2. Il ressort des pièces du dossier que, postérieurement à l'introduction de la requête, le préfet de la Seine-Saint-Denis a délivré à M. A une carte de séjour temporaire portant la mention " étudiant " valable du 7 mai 2024 jusqu'au 6 mai 2025 et remise à l'intéressé le 17 mai 2024. La délivrance de ce titre de séjour a implicitement mais nécessairement abrogé l'arrêté litigieux du 15 mars 2023. Par suite, les conclusions du requérant tendant, d'une part, à l'annulation des décisions du préfet de la Seine-Saint-Denis du 15 mars 2023 portant refus de délivrance d'une carte de séjour temporaire, obligation de quitter le territoire français dans un délai de trente jours et fixation du pays de destination et, d'autre part, à l'injonction sous astreinte au préfet de lui délivrer une carte de séjour temporaire sont devenues sans objet. Dès lors, il n'y a plus lieu d'y statuer.

Sur les frais liés au litige :

3. Il n'y a pas lieu, dans les circonstances de l'espèce, de faire droit aux conclusions de M. A présentées sur le fondement de l'article L. 761-1 du code de justice administrative.

O R D O N N E :

Article 1er : Il n'y a plus lieu de statuer sur les conclusions à fin d'annulation et d'injonction sous astreinte de la requête de M. A.
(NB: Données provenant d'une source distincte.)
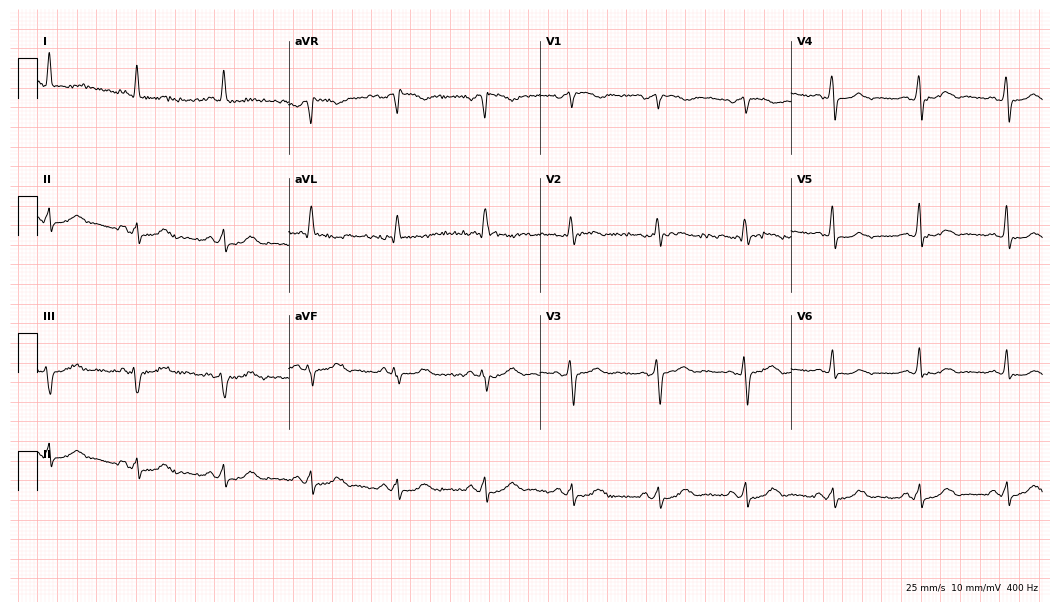
Standard 12-lead ECG recorded from a 76-year-old woman. None of these six findings is recorded: first-degree AV block, right bundle branch block (RBBB), left bundle branch block (LBBB), sinus bradycardia, atrial fibrillation (AF), sinus tachycardia.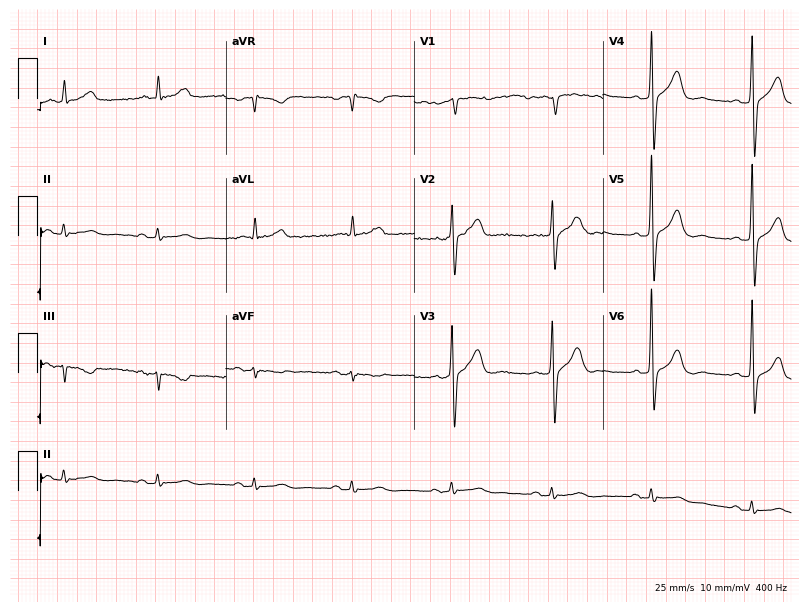
ECG — a 79-year-old male patient. Labelled as a normal ECG.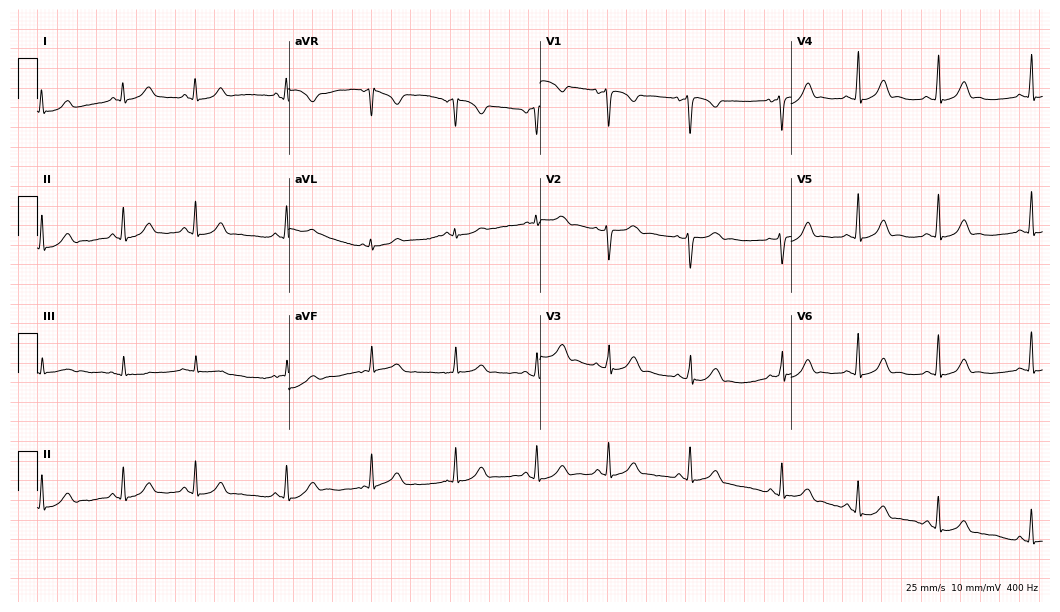
12-lead ECG from a 30-year-old female. No first-degree AV block, right bundle branch block, left bundle branch block, sinus bradycardia, atrial fibrillation or sinus tachycardia recorded for this tracing. Findings outside these six are not listed.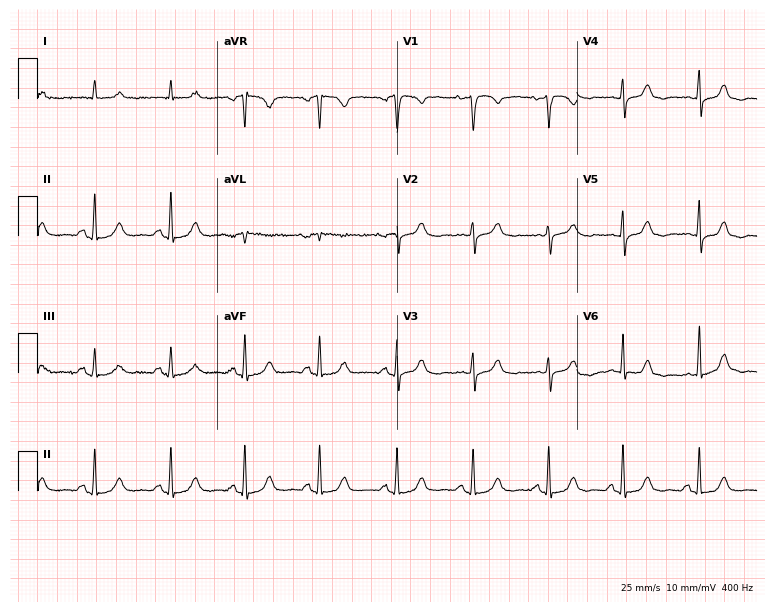
Standard 12-lead ECG recorded from a 76-year-old woman (7.3-second recording at 400 Hz). Read as a normal ECG.

Article 2 : Le surplus des conclusions de la requête est rejeté.

Article 3 : La présente ordonnance sera notifiée à M. B A et au préfet de la Seine-Saint-Denis.

Fait à Montreuil, le 23 septembre 2024.

La présidente de la 4ème chambre,

C. DENIEL

La République mande et ordonne au préfet de la Seine-Saint-Denis en ce qui le concerne et à tous commissaires de justice à ce requis en ce qui concerne les voies de droit commun contre les parties privées, de pourvoir à l'exécution de la présente ordonnance.